- Theatrical release poster
- Directed by: Maurice Elvey
- Written by: Talbot Rothwell
- Based on: Is Your Honeymoon Really Necessary? by Vivian Tidmarsh
- Produced by: David Dent
- Starring: Bonar Colleano Diana Dors David Tomlinson Diana Decker
- Cinematography: Phil Grindrod
- Edited by: Lito Carruthers
- Music by: W.L. Trytel
- Distributed by: Adelphi Films Associated Artists Productions
- Release date: September 1953;
- Running time: 80 minutes
- Country: United Kingdom
- Language: English

= Is Your Honeymoon Really Necessary? =

1953 British film by Maurice Elvey

Is Your Honeymoon Really Necessary? is a 1953 British comedy film directed by Maurice Elvey and starring Bonar Colleano, Diana Dors, David Tomlinson and Diana Decker. It was written by Talbot Rothwell based on Vivian Tidmarsh's 1944 West End hit play of the same name.

==Plot==
When US Navy airman Commander Laurie Vining takes up his new posting in London with his new wife Gillian he has no idea that his first wife Candy Markham will turn up and threaten his marital bliss by claiming they are still married. Faithful confidant Hank Hanlon continually stirs things up and tries to keep order. Other lives that are changed forever by the intervention include lawyer Frank Betterton.

==Cast==
- Bonar Colleano as Commander Laurie Vining
- Diana Dors as Candy Markham
- David Tomlinson as Frank Betterton
- Diana Decker as Gillian Vining
- Sid James as Hank Hanlon
- Audrey Freeman as Lucy
- Hubert Woodward as Hicks
- MacDonald Parke as Admiral Fields
- Lou Jacobi as Captain Noakes

==Production==
The play debuted in 1944 in London, originally starring Ralph Lynn, and ran for almost three years. Film rights were bought in February 1953 as a vehicle for Diana Dors.
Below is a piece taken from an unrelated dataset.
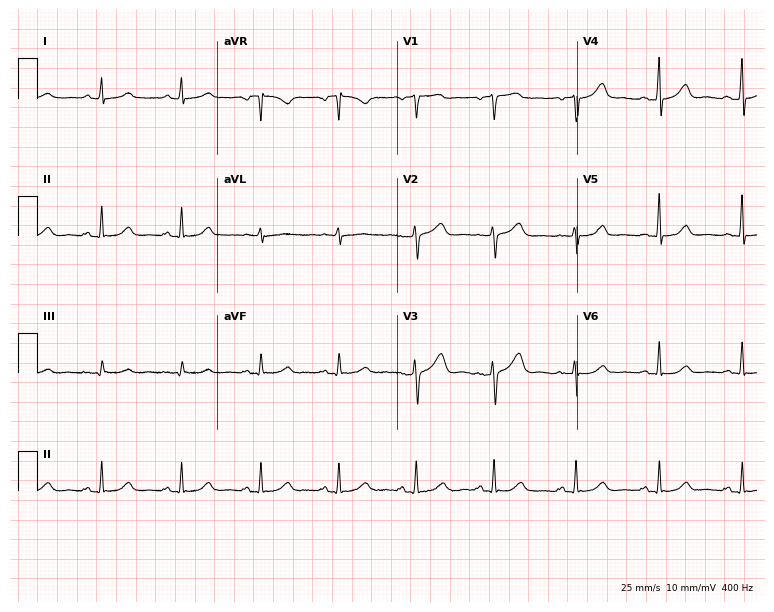
ECG — a 58-year-old woman. Labelled as a normal ECG.

Filming took place over four weeks in April at Nettlefold Studios, Walton-on-Thames. Dors was paid a fee of £1,000.

==Critical reception==
According to BFI's Screenonline, the "film belongs to Dors. Ideally cast as mischievous, ultra-blonde temptress Candy, she sashays towards centre stage with a seemingly effortless lightness of step, adding much-needed sparkle to well-worn material. While never appearing to take herself – or the script – the slightest bit seriously, she steals the show with careless assurance."

The Monthly Film Bulletin called it an "uneven bedroom farce. On the debit side: time-worn situations, bad timing; on the credit side: some good playing from David Tomlinson, as yet another shy, respectable Englishman, and from Diana Dors, responding to the essence of the piece beautifully by exuding 100 per cent sex."

Filmink said Dors was "full of life and vigour".